__Prompt__. In your reply, repeat every entry exactly and skip over each picture.

__Data provided__.
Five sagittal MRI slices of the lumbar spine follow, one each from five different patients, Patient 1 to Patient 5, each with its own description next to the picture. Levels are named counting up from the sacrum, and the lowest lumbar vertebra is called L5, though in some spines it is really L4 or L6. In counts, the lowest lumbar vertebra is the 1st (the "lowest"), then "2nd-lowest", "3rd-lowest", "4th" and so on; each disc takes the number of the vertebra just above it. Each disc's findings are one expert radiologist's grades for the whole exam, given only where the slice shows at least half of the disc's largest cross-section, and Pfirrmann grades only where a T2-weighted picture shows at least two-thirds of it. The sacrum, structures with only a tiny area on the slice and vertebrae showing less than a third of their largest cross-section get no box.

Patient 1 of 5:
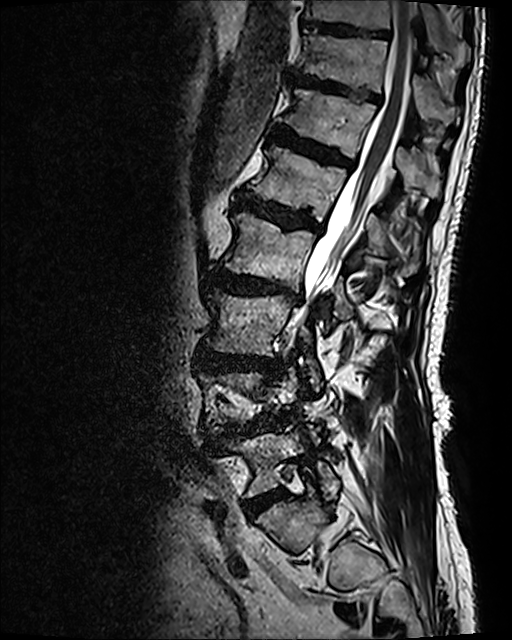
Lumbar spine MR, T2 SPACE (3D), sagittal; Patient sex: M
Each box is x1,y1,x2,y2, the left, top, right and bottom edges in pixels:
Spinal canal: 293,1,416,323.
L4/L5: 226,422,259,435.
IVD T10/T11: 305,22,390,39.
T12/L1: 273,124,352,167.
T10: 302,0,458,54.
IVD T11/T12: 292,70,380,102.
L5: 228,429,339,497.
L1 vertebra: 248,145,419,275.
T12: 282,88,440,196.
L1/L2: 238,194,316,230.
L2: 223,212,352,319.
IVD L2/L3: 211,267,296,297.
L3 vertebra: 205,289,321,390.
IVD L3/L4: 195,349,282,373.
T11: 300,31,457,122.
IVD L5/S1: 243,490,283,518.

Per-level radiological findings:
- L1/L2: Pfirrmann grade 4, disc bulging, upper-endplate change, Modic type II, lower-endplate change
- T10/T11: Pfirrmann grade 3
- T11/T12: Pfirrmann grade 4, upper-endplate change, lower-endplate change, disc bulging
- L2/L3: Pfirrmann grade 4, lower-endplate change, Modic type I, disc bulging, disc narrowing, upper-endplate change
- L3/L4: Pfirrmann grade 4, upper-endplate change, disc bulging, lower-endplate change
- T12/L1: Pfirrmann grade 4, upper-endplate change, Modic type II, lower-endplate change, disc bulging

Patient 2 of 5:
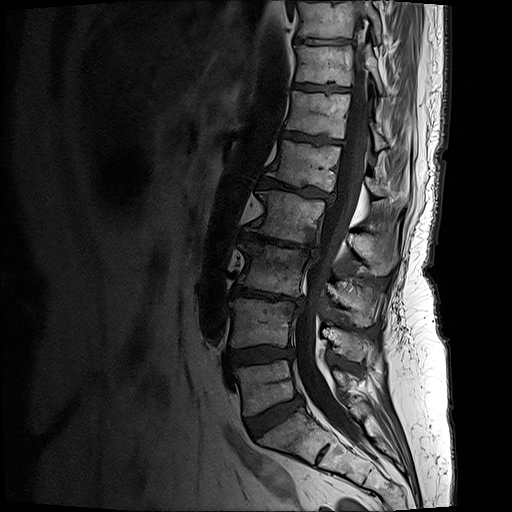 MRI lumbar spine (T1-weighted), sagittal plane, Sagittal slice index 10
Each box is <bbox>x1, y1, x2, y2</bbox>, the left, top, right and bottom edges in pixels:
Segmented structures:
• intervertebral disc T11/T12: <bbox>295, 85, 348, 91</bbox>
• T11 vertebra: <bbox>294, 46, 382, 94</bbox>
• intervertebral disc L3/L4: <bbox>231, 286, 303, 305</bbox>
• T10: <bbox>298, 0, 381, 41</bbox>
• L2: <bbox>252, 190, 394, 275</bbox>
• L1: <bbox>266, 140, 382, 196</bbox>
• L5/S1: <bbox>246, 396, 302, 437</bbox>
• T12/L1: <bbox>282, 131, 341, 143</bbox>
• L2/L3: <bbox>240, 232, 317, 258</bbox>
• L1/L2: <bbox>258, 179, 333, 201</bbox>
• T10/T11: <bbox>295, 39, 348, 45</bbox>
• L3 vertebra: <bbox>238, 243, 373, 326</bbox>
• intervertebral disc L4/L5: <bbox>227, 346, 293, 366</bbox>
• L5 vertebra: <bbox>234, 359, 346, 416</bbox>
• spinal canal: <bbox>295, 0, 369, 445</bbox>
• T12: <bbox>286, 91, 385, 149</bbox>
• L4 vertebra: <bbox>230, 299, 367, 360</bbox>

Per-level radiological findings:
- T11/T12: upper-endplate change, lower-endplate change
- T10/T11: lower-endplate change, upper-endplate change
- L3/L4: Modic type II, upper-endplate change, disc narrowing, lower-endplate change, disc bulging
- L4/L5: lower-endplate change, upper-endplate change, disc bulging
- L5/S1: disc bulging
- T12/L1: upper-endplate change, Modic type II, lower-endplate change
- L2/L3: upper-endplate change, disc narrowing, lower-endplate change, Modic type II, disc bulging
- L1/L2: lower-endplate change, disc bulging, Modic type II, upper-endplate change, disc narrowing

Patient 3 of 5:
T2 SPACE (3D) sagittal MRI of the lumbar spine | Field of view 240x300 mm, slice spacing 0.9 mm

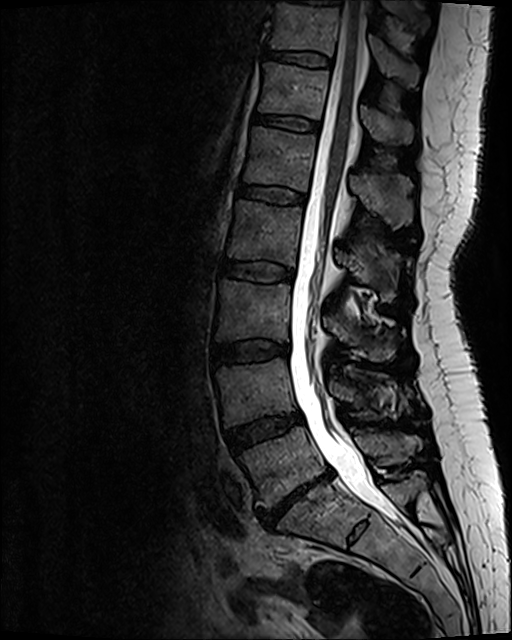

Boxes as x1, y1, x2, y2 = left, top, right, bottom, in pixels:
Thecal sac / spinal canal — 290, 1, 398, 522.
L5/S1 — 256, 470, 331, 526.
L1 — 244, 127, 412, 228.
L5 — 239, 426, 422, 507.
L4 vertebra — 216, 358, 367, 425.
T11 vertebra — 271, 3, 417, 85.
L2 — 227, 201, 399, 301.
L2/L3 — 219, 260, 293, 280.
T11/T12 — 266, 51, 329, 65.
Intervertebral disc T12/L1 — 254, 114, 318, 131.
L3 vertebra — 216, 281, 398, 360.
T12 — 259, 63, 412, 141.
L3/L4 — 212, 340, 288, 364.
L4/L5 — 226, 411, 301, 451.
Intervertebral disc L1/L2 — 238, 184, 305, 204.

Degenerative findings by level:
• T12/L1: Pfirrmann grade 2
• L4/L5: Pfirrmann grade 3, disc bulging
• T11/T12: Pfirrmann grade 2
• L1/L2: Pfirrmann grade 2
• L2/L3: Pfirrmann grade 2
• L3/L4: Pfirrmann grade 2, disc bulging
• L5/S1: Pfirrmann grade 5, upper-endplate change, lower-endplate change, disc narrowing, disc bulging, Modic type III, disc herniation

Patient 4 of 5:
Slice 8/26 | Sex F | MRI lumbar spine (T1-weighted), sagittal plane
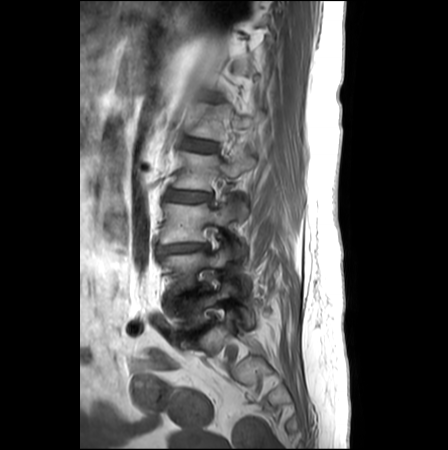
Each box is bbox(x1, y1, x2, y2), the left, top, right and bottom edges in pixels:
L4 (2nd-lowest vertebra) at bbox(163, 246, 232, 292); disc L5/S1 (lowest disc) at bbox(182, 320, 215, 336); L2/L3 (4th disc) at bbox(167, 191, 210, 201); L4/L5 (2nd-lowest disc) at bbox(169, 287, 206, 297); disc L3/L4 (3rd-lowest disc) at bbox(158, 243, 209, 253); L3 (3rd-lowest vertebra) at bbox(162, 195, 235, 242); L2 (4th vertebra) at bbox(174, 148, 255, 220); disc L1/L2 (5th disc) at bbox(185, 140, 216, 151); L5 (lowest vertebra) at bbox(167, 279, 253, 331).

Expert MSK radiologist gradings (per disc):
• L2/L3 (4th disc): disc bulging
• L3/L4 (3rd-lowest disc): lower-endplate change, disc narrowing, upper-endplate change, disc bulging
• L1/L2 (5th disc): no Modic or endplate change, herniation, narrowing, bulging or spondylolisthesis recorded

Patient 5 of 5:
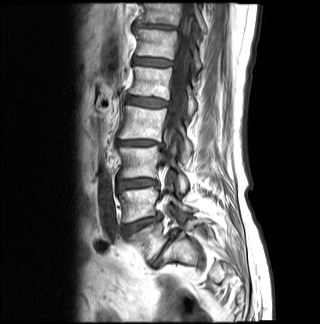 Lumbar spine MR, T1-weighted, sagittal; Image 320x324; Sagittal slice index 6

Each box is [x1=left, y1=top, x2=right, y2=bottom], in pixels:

__Written response__.
Five sagittal MRI slices of the lumbar spine follow, one each from five different patients, Patient 1 to Patient 5, each with its own description next to the picture. Levels are named counting up from the sacrum, and the lowest lumbar vertebra is called L5, though in some spines it is really L4 or L6. In counts, the lowest lumbar vertebra is the 1st (the "lowest"), then "2nd-lowest", "3rd-lowest", "4th" and so on; each disc takes the number of the vertebra just above it. Each disc's findings are one expert radiologist's grades for the whole exam, given only where the slice shows at least half of the disc's largest cross-section, and Pfirrmann grades only where a T2-weighted picture shows at least two-thirds of it. The sacrum, structures with only a tiny area on the slice and vertebrae showing less than a third of their largest cross-section get no box.

Patient 1 of 5:
Lumbar spine MR, T2 SPACE (3D), sagittal; Patient sex: M
Each box is x1,y1,x2,y2, the left, top, right and bottom edges in pixels:
Spinal canal: 293,1,416,323.
L4/L5: 226,422,259,435.
IVD T10/T11: 305,22,390,39.
T12/L1: 273,124,352,167.
T10: 302,0,458,54.
IVD T11/T12: 292,70,380,102.
L5: 228,429,339,497.
L1 vertebra: 248,145,419,275.
T12: 282,88,440,196.
L1/L2: 238,194,316,230.
L2: 223,212,352,319.
IVD L2/L3: 211,267,296,297.
L3 vertebra: 205,289,321,390.
IVD L3/L4: 195,349,282,373.
T11: 300,31,457,122.
IVD L5/S1: 243,490,283,518.

Per-level radiological findings:
- L1/L2: Pfirrmann grade 4, disc bulging, upper-endplate change, Modic type II, lower-endplate change
- T10/T11: Pfirrmann grade 3
- T11/T12: Pfirrmann grade 4, upper-endplate change, lower-endplate change, disc bulging
- L2/L3: Pfirrmann grade 4, lower-endplate change, Modic type I, disc bulging, disc narrowing, upper-endplate change
- L3/L4: Pfirrmann grade 4, upper-endplate change, disc bulging, lower-endplate change
- T12/L1: Pfirrmann grade 4, upper-endplate change, Modic type II, lower-endplate change, disc bulging

Patient 2 of 5:
 MRI lumbar spine (T1-weighted), sagittal plane, Sagittal slice index 10
Each box is <bbox>x1, y1, x2, y2</bbox>, the left, top, right and bottom edges in pixels:
Segmented structures:
• intervertebral disc T11/T12: <bbox>295, 85, 348, 91</bbox>
• T11 vertebra: <bbox>294, 46, 382, 94</bbox>
• intervertebral disc L3/L4: <bbox>231, 286, 303, 305</bbox>
• T10: <bbox>298, 0, 381, 41</bbox>
• L2: <bbox>252, 190, 394, 275</bbox>
• L1: <bbox>266, 140, 382, 196</bbox>
• L5/S1: <bbox>246, 396, 302, 437</bbox>
• T12/L1: <bbox>282, 131, 341, 143</bbox>
• L2/L3: <bbox>240, 232, 317, 258</bbox>
• L1/L2: <bbox>258, 179, 333, 201</bbox>
• T10/T11: <bbox>295, 39, 348, 45</bbox>
• L3 vertebra: <bbox>238, 243, 373, 326</bbox>
• intervertebral disc L4/L5: <bbox>227, 346, 293, 366</bbox>
• L5 vertebra: <bbox>234, 359, 346, 416</bbox>
• spinal canal: <bbox>295, 0, 369, 445</bbox>
• T12: <bbox>286, 91, 385, 149</bbox>
• L4 vertebra: <bbox>230, 299, 367, 360</bbox>

Per-level radiological findings:
- T11/T12: upper-endplate change, lower-endplate change
- T10/T11: lower-endplate change, upper-endplate change
- L3/L4: Modic type II, upper-endplate change, disc narrowing, lower-endplate change, disc bulging
- L4/L5: lower-endplate change, upper-endplate change, disc bulging
- L5/S1: disc bulging
- T12/L1: upper-endplate change, Modic type II, lower-endplate change
- L2/L3: upper-endplate change, disc narrowing, lower-endplate change, Modic type II, disc bulging
- L1/L2: lower-endplate change, disc bulging, Modic type II, upper-endplate change, disc narrowing

Patient 3 of 5:
T2 SPACE (3D) sagittal MRI of the lumbar spine | Field of view 240x300 mm, slice spacing 0.9 mm


Boxes as x1, y1, x2, y2 = left, top, right, bottom, in pixels:
Thecal sac / spinal canal — 290, 1, 398, 522.
L5/S1 — 256, 470, 331, 526.
L1 — 244, 127, 412, 228.
L5 — 239, 426, 422, 507.
L4 vertebra — 216, 358, 367, 425.
T11 vertebra — 271, 3, 417, 85.
L2 — 227, 201, 399, 301.
L2/L3 — 219, 260, 293, 280.
T11/T12 — 266, 51, 329, 65.
Intervertebral disc T12/L1 — 254, 114, 318, 131.
L3 vertebra — 216, 281, 398, 360.
T12 — 259, 63, 412, 141.
L3/L4 — 212, 340, 288, 364.
L4/L5 — 226, 411, 301, 451.
Intervertebral disc L1/L2 — 238, 184, 305, 204.

Degenerative findings by level:
• T12/L1: Pfirrmann grade 2
• L4/L5: Pfirrmann grade 3, disc bulging
• T11/T12: Pfirrmann grade 2
• L1/L2: Pfirrmann grade 2
• L2/L3: Pfirrmann grade 2
• L3/L4: Pfirrmann grade 2, disc bulging
• L5/S1: Pfirrmann grade 5, upper-endplate change, lower-endplate change, disc narrowing, disc bulging, Modic type III, disc herniation

Patient 4 of 5:
Slice 8/26 | Sex F | MRI lumbar spine (T1-weighted), sagittal plane
Each box is bbox(x1, y1, x2, y2), the left, top, right and bottom edges in pixels:
L4 (2nd-lowest vertebra) at bbox(163, 246, 232, 292); disc L5/S1 (lowest disc) at bbox(182, 320, 215, 336); L2/L3 (4th disc) at bbox(167, 191, 210, 201); L4/L5 (2nd-lowest disc) at bbox(169, 287, 206, 297); disc L3/L4 (3rd-lowest disc) at bbox(158, 243, 209, 253); L3 (3rd-lowest vertebra) at bbox(162, 195, 235, 242); L2 (4th vertebra) at bbox(174, 148, 255, 220); disc L1/L2 (5th disc) at bbox(185, 140, 216, 151); L5 (lowest vertebra) at bbox(167, 279, 253, 331).

Expert MSK radiologist gradings (per disc):
• L2/L3 (4th disc): disc bulging
• L3/L4 (3rd-lowest disc): lower-endplate change, disc narrowing, upper-endplate change, disc bulging
• L1/L2 (5th disc): no Modic or endplate change, herniation, narrowing, bulging or spondylolisthesis recorded

Patient 5 of 5:
 Lumbar spine MR, T1-weighted, sagittal; Image 320x324; Sagittal slice index 6

Each box is [x1=left, y1=top, x2=right, y2=bottom], in pixels:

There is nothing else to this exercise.